> [Task to complete]
With the pictures left out, retype exactly the lines below starting at the line that contains "sample: Primary visual cortex" and ending at the line that contains "sample: HeLa cells".

(Provided records Opens)

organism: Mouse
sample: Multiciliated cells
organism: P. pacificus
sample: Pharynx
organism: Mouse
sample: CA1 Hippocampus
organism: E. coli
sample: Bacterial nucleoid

(Provided records Closes)
(Provided records Opens)

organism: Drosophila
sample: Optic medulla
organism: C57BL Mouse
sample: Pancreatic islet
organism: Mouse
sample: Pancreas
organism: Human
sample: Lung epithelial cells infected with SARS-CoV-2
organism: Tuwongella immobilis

(Provided records Closes)
(Provided records Opens)

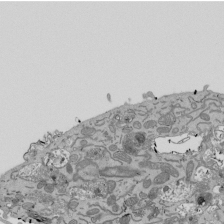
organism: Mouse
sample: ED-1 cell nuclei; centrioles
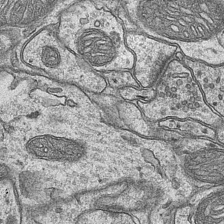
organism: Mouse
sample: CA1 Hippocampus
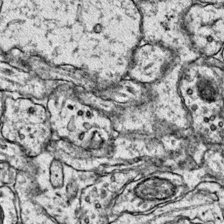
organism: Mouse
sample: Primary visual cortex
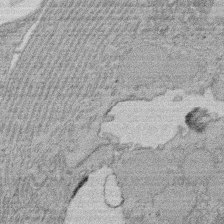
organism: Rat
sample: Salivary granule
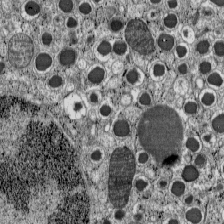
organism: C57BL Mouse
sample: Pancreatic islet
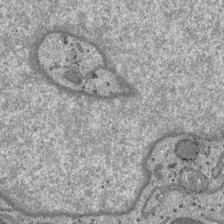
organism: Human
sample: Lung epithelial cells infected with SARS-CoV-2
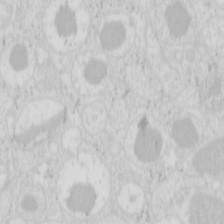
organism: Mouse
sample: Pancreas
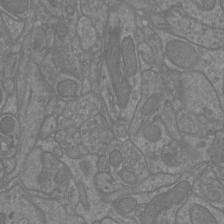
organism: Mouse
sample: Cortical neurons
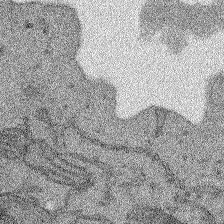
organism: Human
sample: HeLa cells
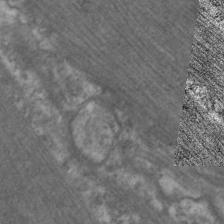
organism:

(Provided records Closes)

> [Task output]
sample: Primary visual cortex
organism: Rat
sample: Salivary granule
organism: C57BL Mouse
sample: Pancreatic islet
organism: Human
sample: Lung epithelial cells infected with SARS-CoV-2
organism: Mouse
sample: Pancreas
organism: Mouse
sample: Cortical neurons
organism: Human
sample: HeLa cells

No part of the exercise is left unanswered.